NVIDIA TensorRT-LLM is an open-source software library that supercharges large LLM inference on NVIDIA accelerated computing. It enables users to convert their model weights into a new FP8 format and compile their models to take advantage of optimized FP8 kernels with NVIDIA H100 GPUs. TensorRT-LLM can accelerate inference performance by 4.6x compared to NVIDIA A100 GPUs. It provides a faster and more efficient way to run LLMs, making them more accessible and cost-effective.
These custom generative AI processes involve pulling together models, frameworks, toolkits, and more. Many of these tools are open source, requiring time and energy to maintain development projects. The process can become incredibly complex and time-consuming, especially when trying to collaborate and deploy across multiple environments and platforms.
NVIDIA AI Workbench helps simplify this process by providing a single platform for managing data, models, resources, and compute needs. This enables seamless collaboration and deployment for developers to create cost-effective, scalable generative AI models quickly.
NVIDIA and VMware are working together to transform the modern data center built on VMware Cloud Foundation and bring AI to every enterprise. Using the NVIDIA AI Enterprise suite and NVIDIA’s most advanced GPUs and data processing units (DPUs), VMware customers can securely run modern, accelerated workloads alongside existing enterprise applications on NVIDIA-Certified Systems.
Get started using LLMs
Getting started with LLMs requires weighing factors such as cost, effort, training data availability, and business objectives. Organizations should evaluate the trade-offs between using existing models and customizing them with domain-specific knowledge versus building custom models from scratch in most circumstances. Choosing tools and frameworks that align with specific use cases and technical requirements is important, including those listed below.

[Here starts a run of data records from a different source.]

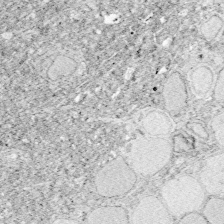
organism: Zebrafish
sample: Whole-Brain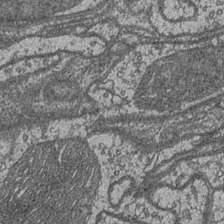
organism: Drosophila
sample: Optic medulla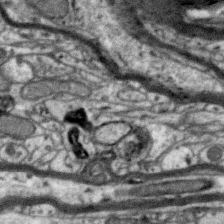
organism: Zebra finch
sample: Brain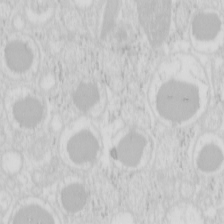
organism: Mouse
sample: Pancreas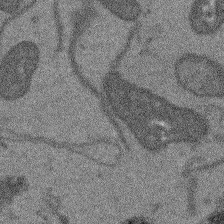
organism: Arabidopsis thaliana
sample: Root tip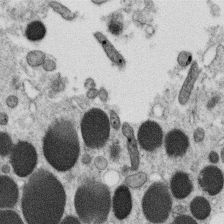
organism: C. elegans
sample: C. elegans oocyte; sperm cells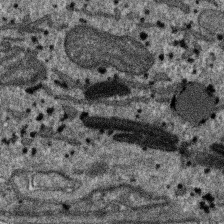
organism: Human
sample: Lung epithelial cells infected with SARS-CoV-2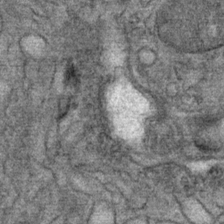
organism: Mouse
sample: Mouse Salivary gland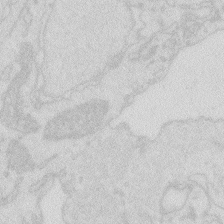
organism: Zebrafish
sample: Macrophage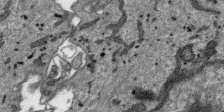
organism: Human
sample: Lung epithelial cells, uninfected (mock) control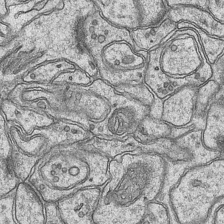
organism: Mouse
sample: CA1 Hippocampus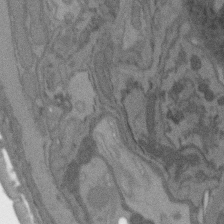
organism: C. elegans
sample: AFD neurons C. elegans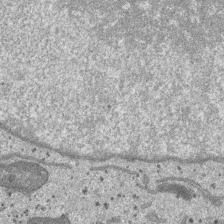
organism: Human
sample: Lung epithelial cells infected with SARS-CoV-2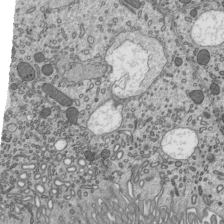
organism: Mouse
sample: Mouse epididymis efferent ductule cilia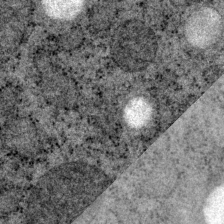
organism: P. pacificus
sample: Pharynx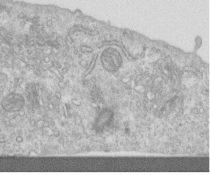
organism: Human
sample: Centriole in RPE cells

The Generative AI Knowledge Base Chatbot lab shows you how to adapt an existing AI foundational model to accurately generate responses for your specific use case. This free lab provides hands-on experience with customizing a model using prompt learning, ingesting data into a vector database, and chaining all components to create a chatbot.
NVIDIA AI Enterprise, available on all major cloud and data center platforms, is a cloud-native suite of AI and data analytics software that provides over 50 frameworks, including the NeMo framework, pretrained models, and development tools optimized for accelerated GPU infrastructures. You can try this end-to-end enterprise-ready software suite is with a free 90-day trial.
NeMo is an end-to-end, cloud-native enterprise framework for developers to build, customize, and deploy generative AI models with billions of parameters. It is optimized for at-scale inference of models with multi-GPU and multi-node configurations. The framework makes generative AI model development easy, cost-effective, and fast for enterprises. Explore the NeMo tutorials to get started.
NVIDIA Training helps organizations train their workforce on the latest technology and bridge the skills gap by offering comprehensive technical hands-on workshops and courses. The LLM learning path developed by NVIDIA subject matter experts spans fundamental to advanced topics that are relevant to software engineering and IT operations teams. NVIDIA Training Advisors are available to help develop customized training plans and offer team pricing.
As enterprises race to keep pace with AI advancements, identifying the best approach for adopting LLMs is essential. Foundation models help jumpstart the development process. Using key tools and environments to efficiently process and store data and customize models can significantly accelerate productivity and advance business goals.